1. A manufacturing method of a microphone, the manufacturing method comprising steps of:

preparing a substrate;

forming a sacrificial layer on the substrate;

forming a conductive layer on the sacrificial layer;

forming an insulating film on the conductive layer and forming the conductive layer as a vibrating film;

etching the insulating film to define a first contact hole;

etching the sacrificial layer and the insulating film to define a second contact hole;

forming a first pad to be disposed in the first contact hole and connected to the vibrating film;

forming a second pad to be disposed in the second contact hole and connected to the substrate

etching the substrate to define an acoustic hole; and

etching the sacrificial layer to form a supporting layer along a circumference of the substrate,

wherein the vibrating film includes:

a first vibrating region disposed at a portion corresponding to the acoustic hole,

a second vibrating region connected to the first vibrating region, and including an air inlet, and

a third vibrating region connected to the second vibrating region through a plurality of connection parts.

2. The manufacturing method of claim 1, wherein the air inlet includes:

a first slot disposed between two connection parts; and

a plurality of through-holes positioned between the first vibrating region and the first slot,

wherein the first slot includes a bending part bent toward the first vibrating region at both end portions of the first slot.

3. The manufacturing method of claim 2, wherein the air inlet includes a second slot disposed between the two connection parts.

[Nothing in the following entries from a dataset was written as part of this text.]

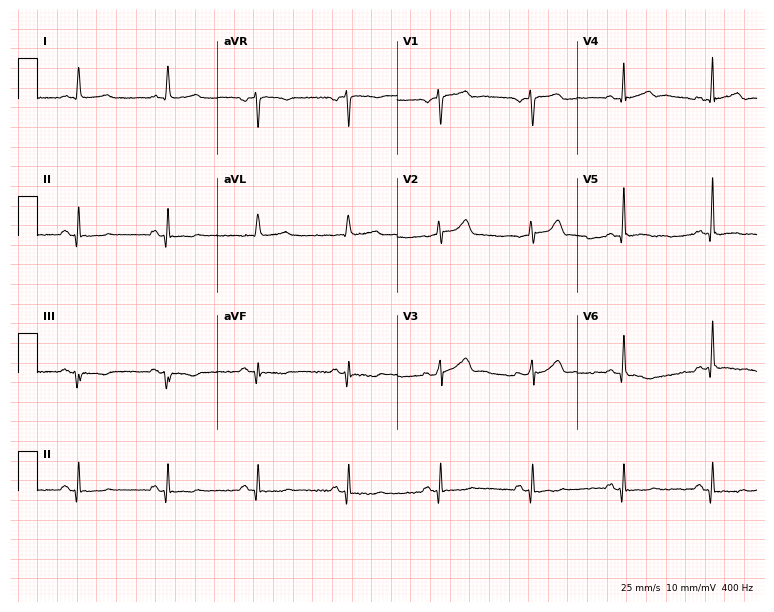
Resting 12-lead electrocardiogram (7.3-second recording at 400 Hz). Patient: a 53-year-old male. None of these six findings is recorded: first-degree AV block, right bundle branch block, left bundle branch block, sinus bradycardia, atrial fibrillation, sinus tachycardia. Findings outside these six are not listed.
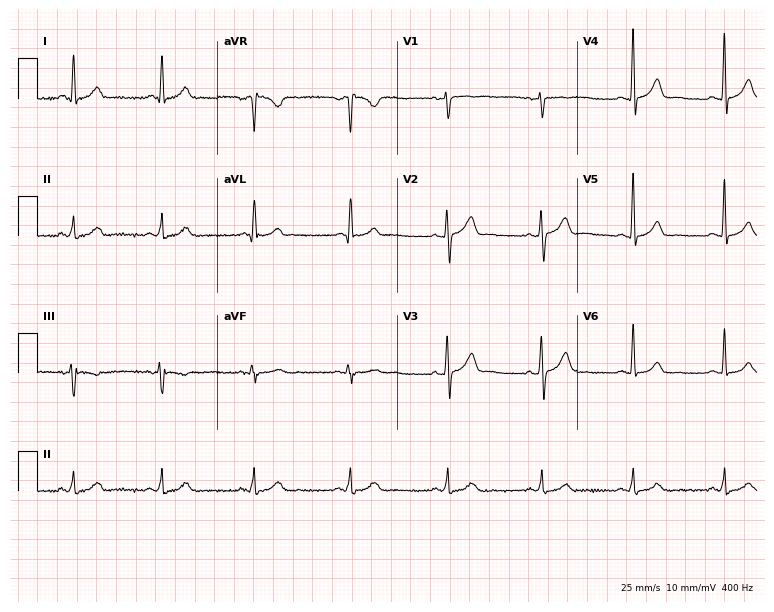
ECG (7.3-second recording at 400 Hz) — a 73-year-old female patient. Labelled as a normal ECG.
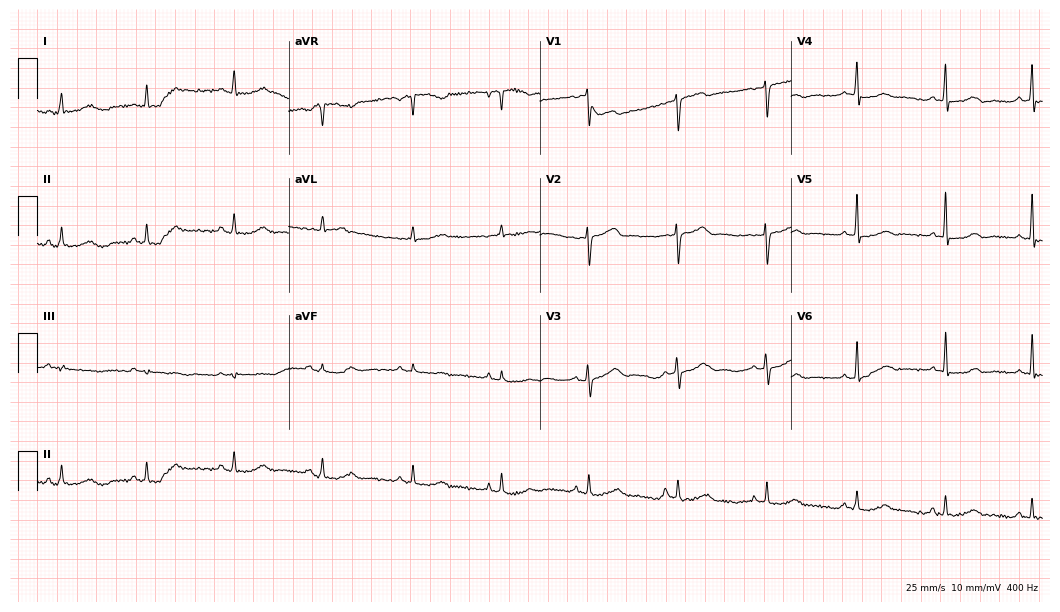
12-lead ECG from a woman, 51 years old. Labelled as a normal ECG.
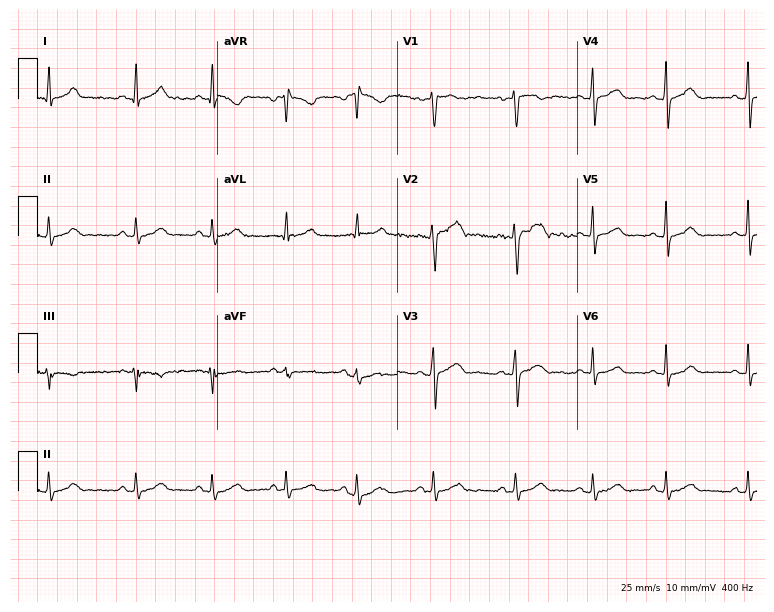
Electrocardiogram (7.3-second recording at 400 Hz), a 23-year-old female patient. Overall reading on record: normal ECG.
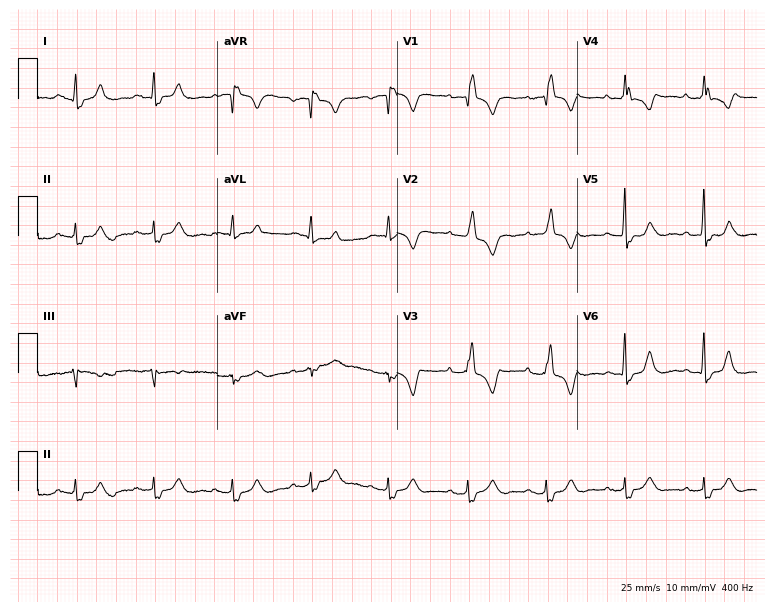
Standard 12-lead ECG recorded from a 73-year-old woman. The tracing shows right bundle branch block (RBBB).
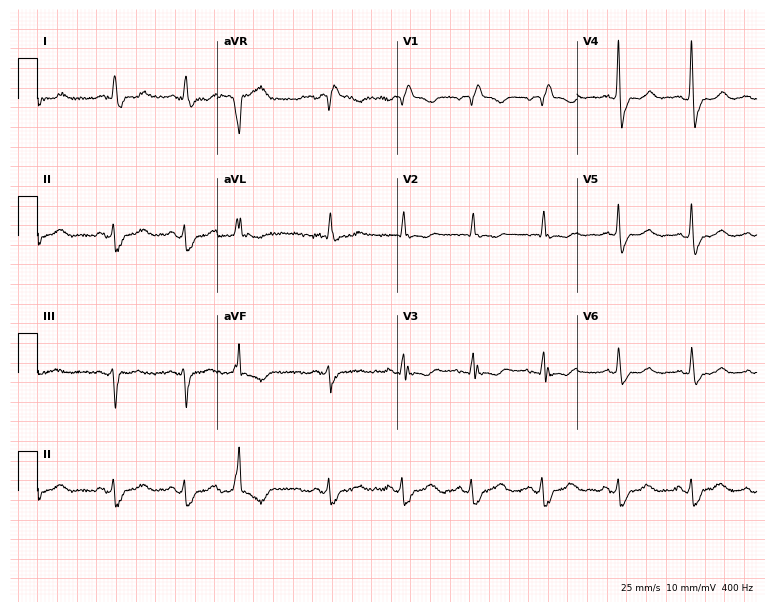
ECG — an 83-year-old woman. Findings include right bundle branch block.
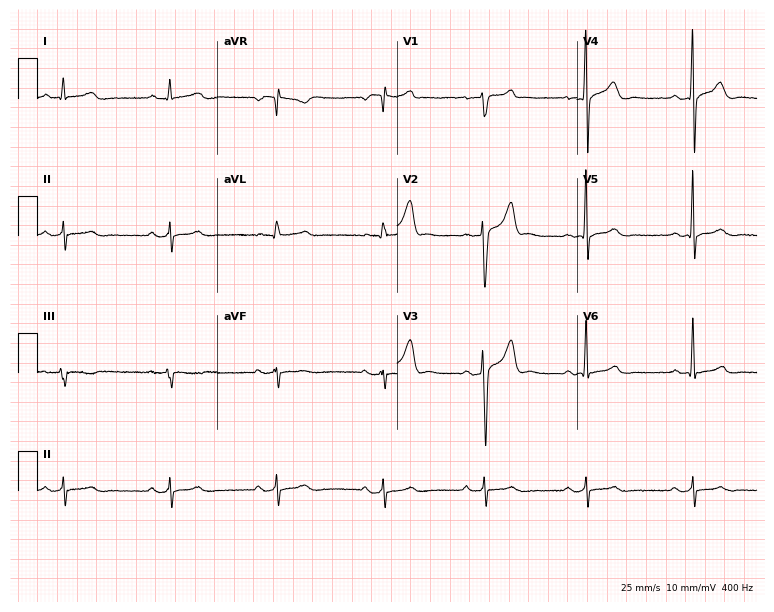
Standard 12-lead ECG recorded from a male, 33 years old. None of these six findings is recorded: first-degree AV block, right bundle branch block (RBBB), left bundle branch block (LBBB), sinus bradycardia, atrial fibrillation (AF), sinus tachycardia.
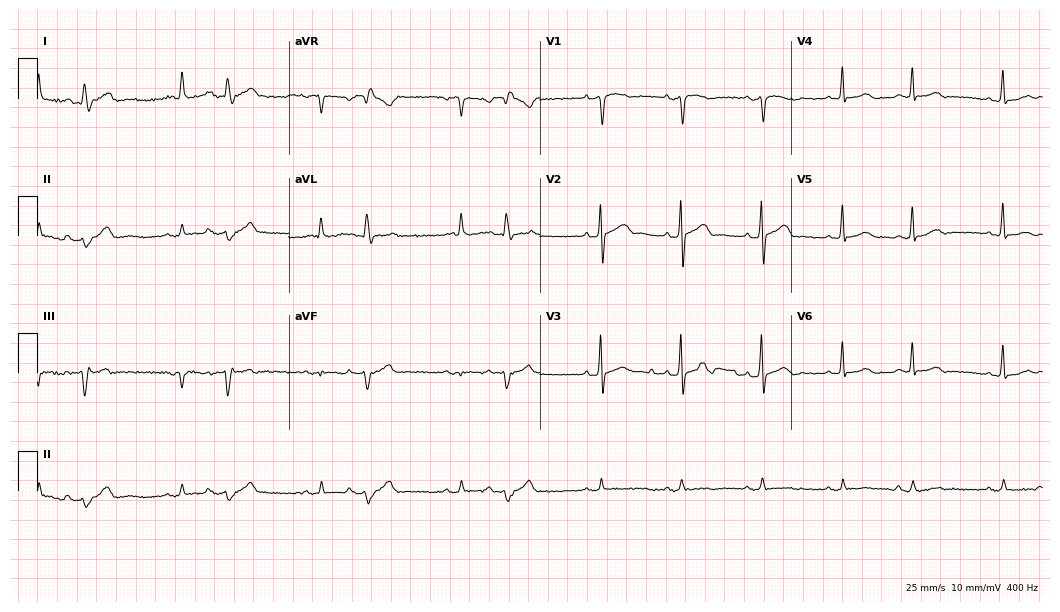
Electrocardiogram, a 70-year-old man. Of the six screened findings (first-degree AV block, right bundle branch block, left bundle branch block, sinus bradycardia, atrial fibrillation, sinus tachycardia), none is recorded.
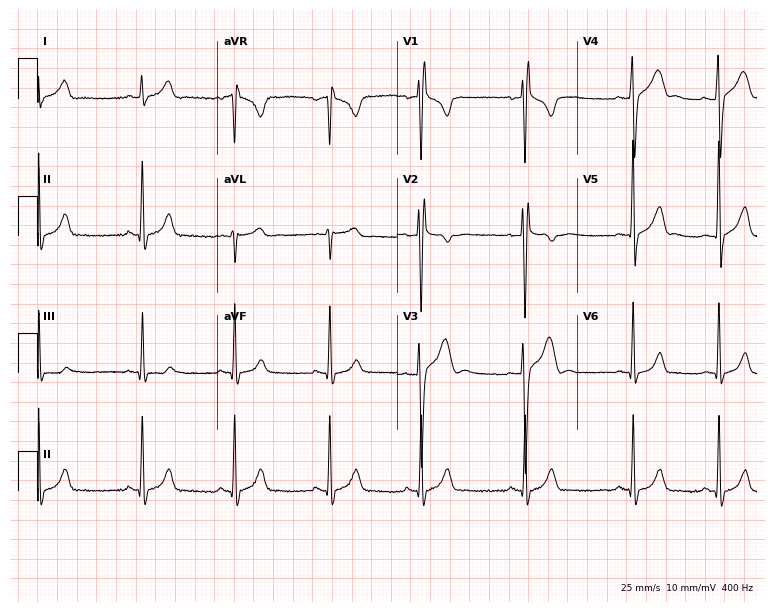
Resting 12-lead electrocardiogram. Patient: a 20-year-old man. None of these six findings is recorded: first-degree AV block, right bundle branch block, left bundle branch block, sinus bradycardia, atrial fibrillation, sinus tachycardia. Other findings, if any, are not listed.
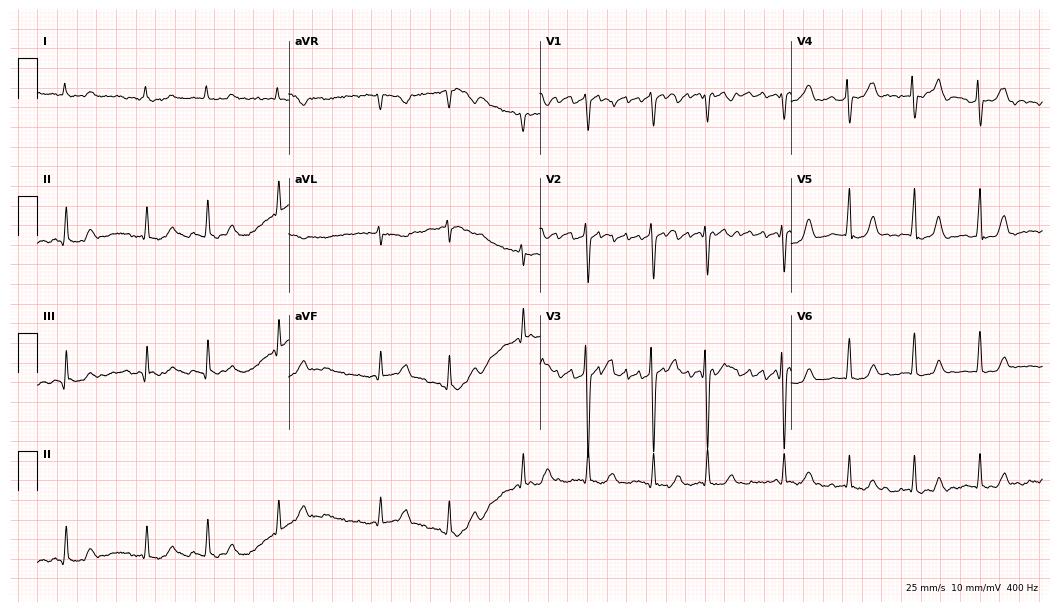
ECG — a 70-year-old woman. Screened for six findings — first-degree AV block, right bundle branch block, left bundle branch block, sinus bradycardia, atrial fibrillation, sinus tachycardia — none is recorded.
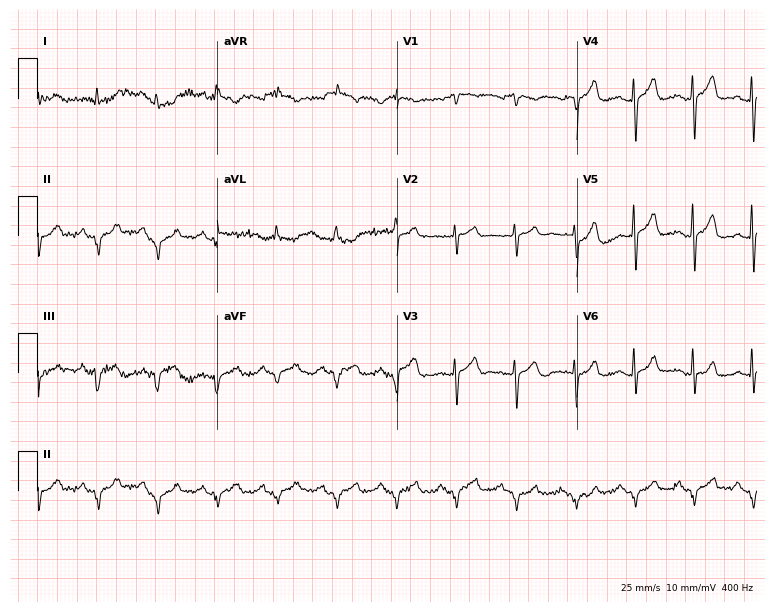
12-lead ECG (7.3-second recording at 400 Hz) from a male, 70 years old. Screened for six findings — first-degree AV block, right bundle branch block, left bundle branch block, sinus bradycardia, atrial fibrillation, sinus tachycardia — none is recorded.
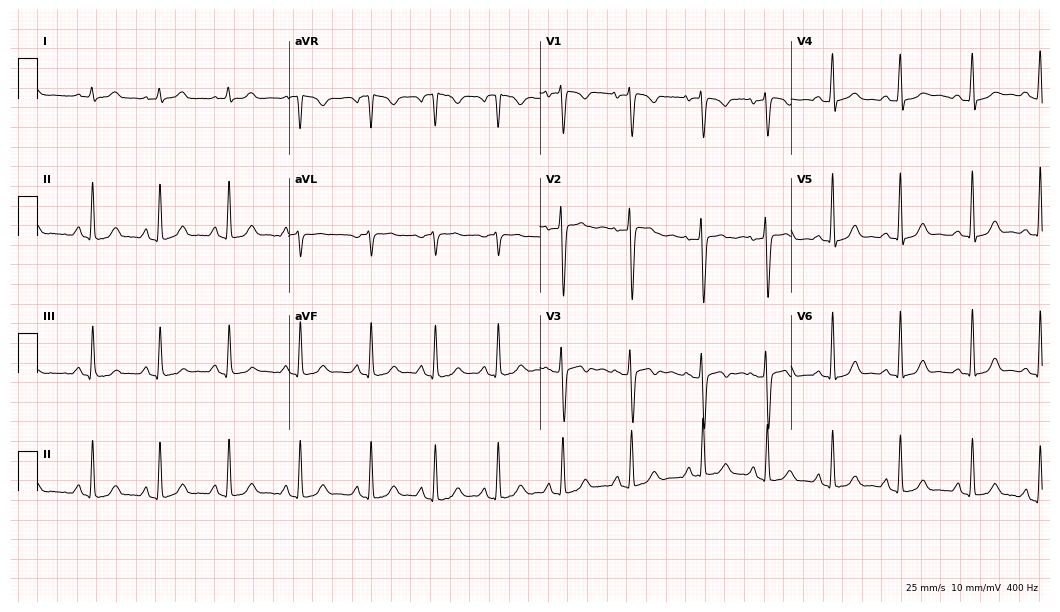
Electrocardiogram, a 20-year-old female patient. Overall reading on record: normal ECG.
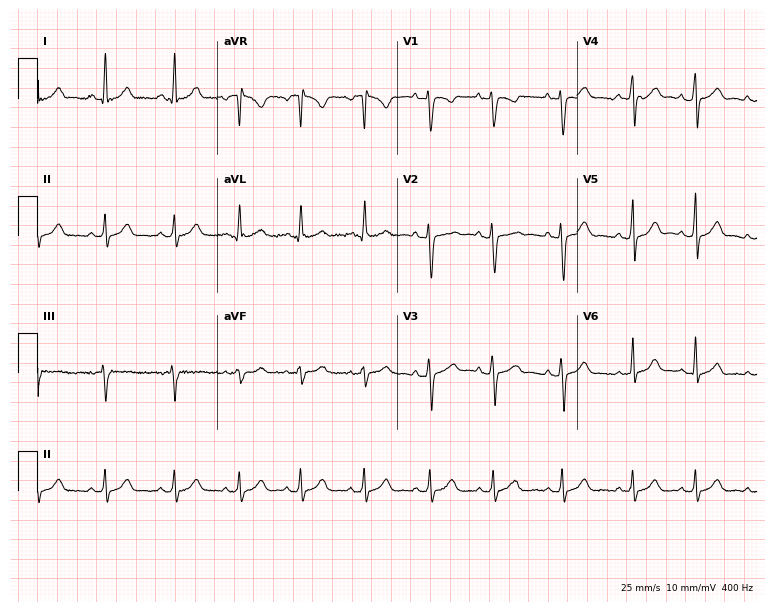
Resting 12-lead electrocardiogram (7.3-second recording at 400 Hz). Patient: a female, 24 years old. Read as a normal ECG.
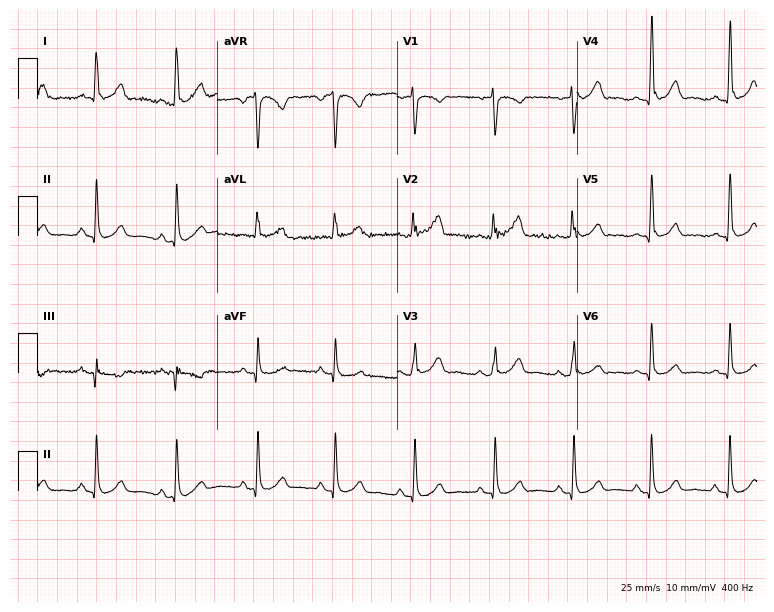
12-lead ECG from a woman, 26 years old. Labelled as a normal ECG.
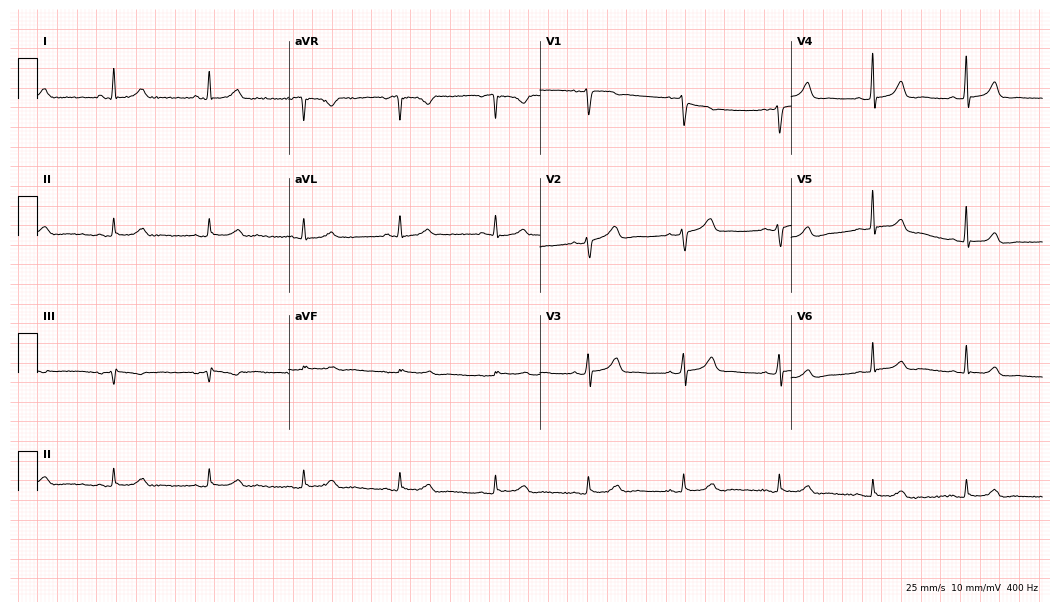
Electrocardiogram, a female, 57 years old. Overall reading on record: normal ECG.
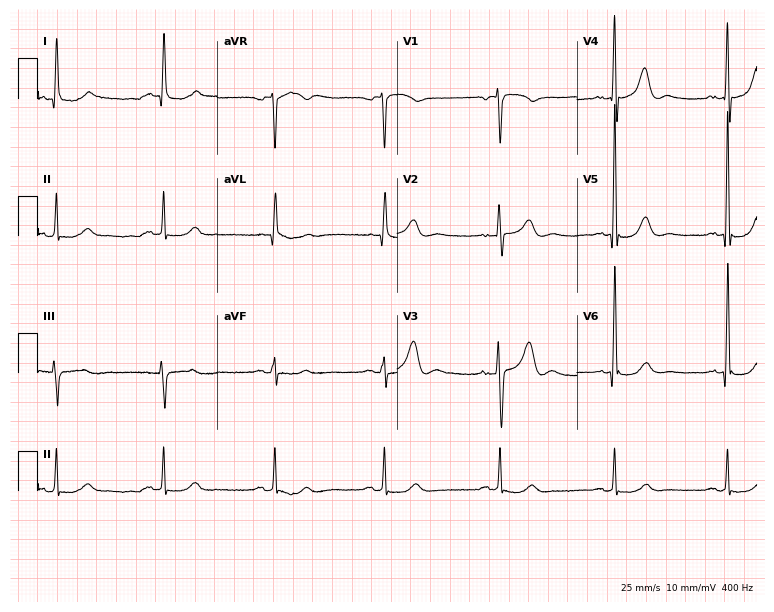
ECG (7.3-second recording at 400 Hz) — a male, 84 years old. Labelled as a normal ECG.
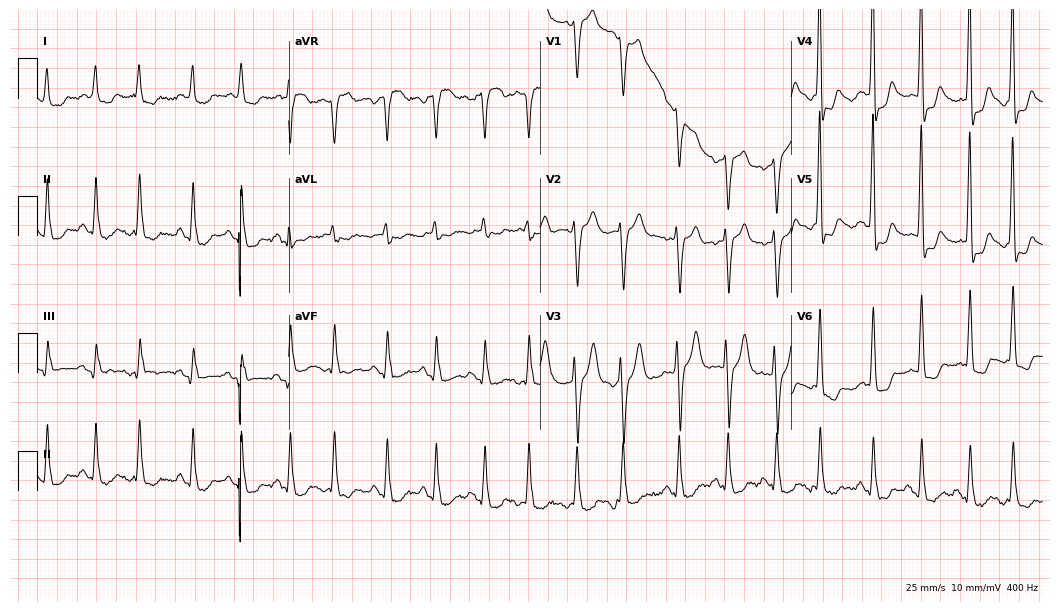
Standard 12-lead ECG recorded from a 53-year-old woman. The tracing shows sinus tachycardia (a sinus rate of 100 beats per minute or more).

4. The manufacturing method of claim 3, wherein a width of the second slot is greater than a width of the first slot.

5. The manufacturing method of claim 1, wherein in the step of etching the substrate to define an acoustic hole, the substrate is wet-etched and has an inner circumference surface of the acoustic hole in an inclined surface.

6. The manufacturing method of claim 5, wherein the acoustic hole is defined in the inclined surface of the substrate, in which an inner diameter of the substrate decreases toward the vibrating film.